The Multi-Scale Attention Fusion Network (MSAFN) is an advanced teacher model designed for high-fidelity image sharpening and restoration. Built for knowledge distillation, it processes images through parallel multi-scale pathways (48×48, 24×24, 12×12 resolutions) with integrated channel attention gates that dynamically recalibrate feature importance. The architecture features stochastic depth residual blocks for robust feature extraction and a GRU-based recurrent refinement module that progressively enhances details through 3 iterative steps.

Engineered for stability during training, MSAFN includes NaN-protected operations with automatic batch skipping, dynamic augmentation scaling to combat performance plateaus, and gradient centralization for accelerated convergence.

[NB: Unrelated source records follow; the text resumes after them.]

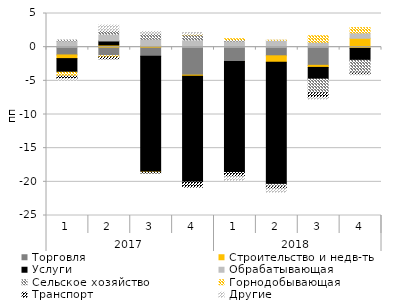
| Category | Торговля | Строительство и недв-ть | Услуги | Обрабатывающая | Сельское хозяйство | Горнодобывающая | Транспорт | Другие |
|---|---|---|---|---|---|---|---|---|
| 0 | -1.155 | -0.545 | -2.022 | 0.94 | 0.104 | -0.583 | -0.364 | -0.23 |
| 1 | -1.25 | 0.325 | 0.595 | 1.015 | 0.552 | -0.222 | -0.254 | 0.794 |
| 2 | -1.359 | 0.229 | -17.197 | 0.953 | 0.883 | -0.071 | -0.051 | 0.283 |
| 3 | -4.152 | -0.182 | -15.707 | 1.076 | 0.758 | 0.08 | -0.742 | 0.248 |
| 4 | -2.136 | -0.01 | -16.464 | 0.915 | 0.17 | 0.168 | -0.613 | -0.553 |
| 5 | -1.283 | -0.944 | -18.147 | 1.02 | -0.334 | 0.005 | -0.296 | -0.538 |
| 6 | -2.7 | -0.306 | -1.736 | 0.739 | -2.048 | 0.956 | -0.703 | -0.22 |
| 7 | -0.196 | 1.321 | -1.754 | 0.805 | -1.877 | 0.769 | -0.221 | -0.053 |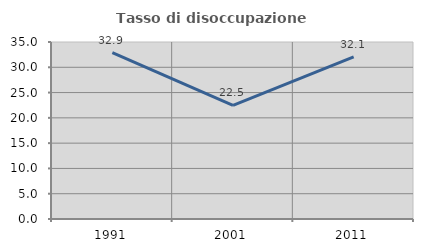
| Category | Tasso di disoccupazione giovanile  |
|---|---|
| 1991.0 | 32.883 |
| 2001.0 | 22.486 |
| 2011.0 | 32.063 |

It employs a hybrid L1 + stabilized SSIM loss function and OneCycle LR scheduling (up to 3e-4) for optimal performance. The model processes Vimeo90K datasets efficiently in multi-GPU environments while maintaining VRAM usage under 12GB at 64 batch sizes, delivering state-of-the-art sharpening results ideal for distilling knowledge into lightweight student networks.

🧠 Student Training with Knowledge Distillation (MSAFN → LightMSAFN)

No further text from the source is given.